Unnamed: 0,0,1,2,3,4,5,6,7,8,9,...,779,780,781,782,783,scalar_pxsum,point_topleft_x,point_topleft_y,point_center_x,point_center_y
0,0,0,0,0,0,0,0,0,0,0,...,0,0,0,0,0,35867,11,5,15,14
1,0,0,0,0,0,0,0,0,0,0,...,0,0,0,0,0,29717,9,4,14,13


In [36]:
y_cols = y_names
x_cols = [col for col in df2.columns if col not in y_cols]

X = df2[x_cols]
Y = df2[y_cols]

y_tlx, y_tly, y_crx, y_cry = [Y.iloc[:,i] for i in range(1,5)]

Xt, Xv, yt_tlx, yv_tlx = train_test_split(X,  y_tlx, random_state=0)
_,  _,  yt_tly, yv_tly = train_test_split(X,  y_tly, random_state=0)
_,  _,  yt_crx, yv_crx = train_test_split(X,  y_crx, random_state=0)
_,  _,  yt_cry, yv_cry = train_test_split(X,  y_cry, random_state=0)

### Build Metrics function & Transform Points

In [37]:
point_t = dls_cr.transform[1][1]
scale_t = dls_tl.after_item

point_t, scale_t

(TensorPoint.create: (object,object) -> create ,
 Pipeline: PointScaler -> ToTensor)

In [38]:
def my_scale(x): return scale_t(point_t(x))

In [39]:
def calc_dist(pred, actual):
    dist     = ((pred - actual)**2).sum(1)**0.5
    baseline = ((actual - actual.mean(0))**2).sum(1)**0.5
    
    dist_avg    = dist.mean().item()
    dist_r2     = 1 - (dist.sum() / baseline.sum()).item()
    sqdist_avg  = (dist**2).mean().item()
    sqdist_r2   = 1 - ((dist**2).sum() / (baseline**2).sum()).item()

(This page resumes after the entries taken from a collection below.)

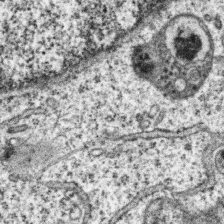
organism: Human
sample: HeLa cells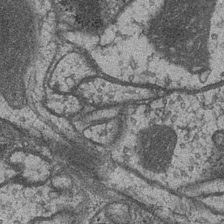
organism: Drosophila
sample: Optic medulla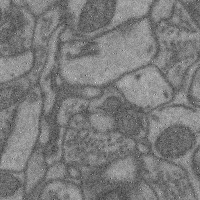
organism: Mouse
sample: Cerebral cortex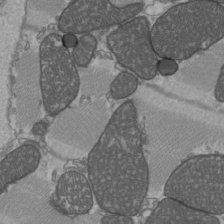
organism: C57BL Mouse
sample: Heart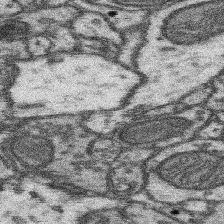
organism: Mouse
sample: Somatosensory cortex neuropil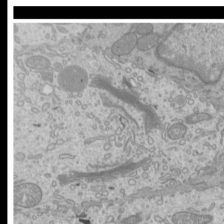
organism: Mouse
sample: Cilia; mouse epididymis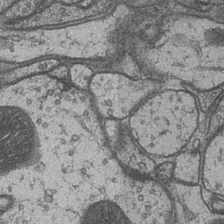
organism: Drosophila
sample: Optic medulla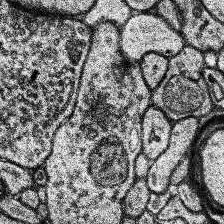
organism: Human
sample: Temporal Lobe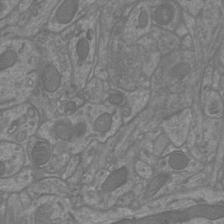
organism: Mouse
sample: Cortical neurons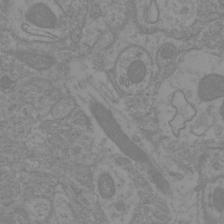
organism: Mouse
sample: Cortical neurons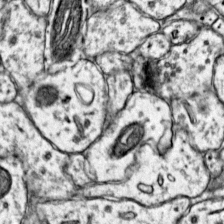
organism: Mouse
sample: Primary visual cortex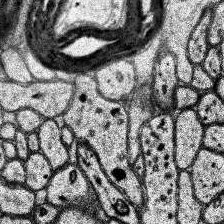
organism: Human
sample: Temporal Lobe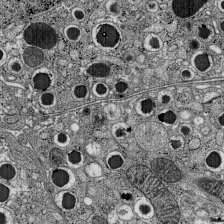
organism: C57BL Mouse
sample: Pancreatic islet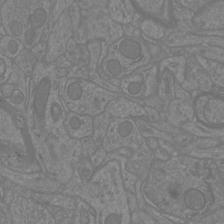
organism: Mouse
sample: Cortical neurons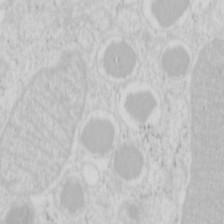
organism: Mouse
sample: Pancreas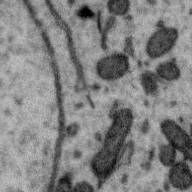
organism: Zebra finch
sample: Brain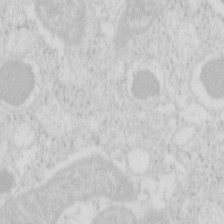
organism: Mouse
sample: Pancreas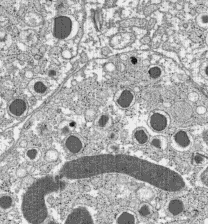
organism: C57BL Mouse
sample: Pancreatic islet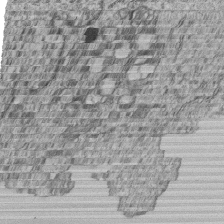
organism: Human
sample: MDA-MB-231 cells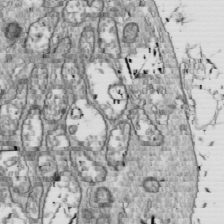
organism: Drosophila
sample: Cell division; meiosis; drosophila spermatocytes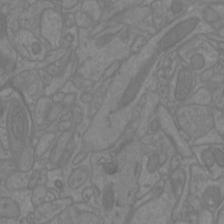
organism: Mouse
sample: Cortical neurons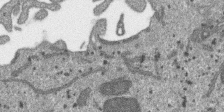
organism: Human
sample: Lung epithelial cells infected with SARS-CoV-2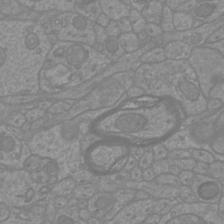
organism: Mouse
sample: Cortical neurons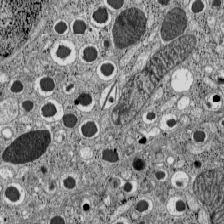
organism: C57BL Mouse
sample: Pancreatic islet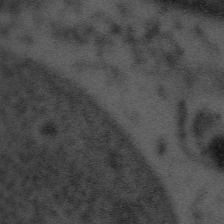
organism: Tuwongella immobilis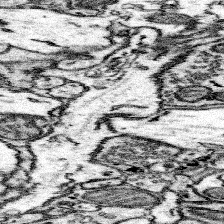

    return (dist_avg, dist_r2, sqdist_avg, sqdist_r2)

In [40]:
def calc(preds, actuals):    
    data = []
    for pred, actual in zip(preds, actuals):
        pred = my_scale(pred)
        actual = my_scale(actual)
        data.append((
            r2_score(actual, pred),
            mse(actual, pred).item(),
            mae(actual, pred).item(),
            *calc_dist(pred, actual),
        ))
    return data

In [41]:
def sk_metrics_df(preds_v, preds_t, s_model, s_details):
    
    target = ('topleft', 'center')
    actuals = ([yv_tlx.tolist(), yv_tly.tolist()],
               [yv_crx.tolist(), yv_cry.tolist()])
    preds =   (preds_v[:2], 
               preds_v[2:])

    val_v = calc(preds, actuals)

    target = ('topleft', 'center')
    actuals = ([yt_tlx.tolist(), yt_tly.tolist()],
               [yt_crx.tolist(), yt_cry.tolist()])
    preds =   (preds_t[:2], 
               preds_t[2:])

    val_t = calc(preds, actuals)

    cols = ['r2', 'mse', 'mae', 'dist_avg', 'dist_r2',
           'sqdist_avg', 'sqdist_r2']
    
    df_t = pd.DataFrame(val_t, columns=cols)
    df_t['target'] = target
    df_t['split'] = 'train'

    df_v = pd.DataFrame(val_v, columns=cols)
    df_v['target'] = target
    df_v['split'] = 'valid'

    df = pd.concat((df_t, df_v))
    
    df['model']   = s_model
    df['details'] = s_details
    
    start_cols = ['model', 'details','target', 'split']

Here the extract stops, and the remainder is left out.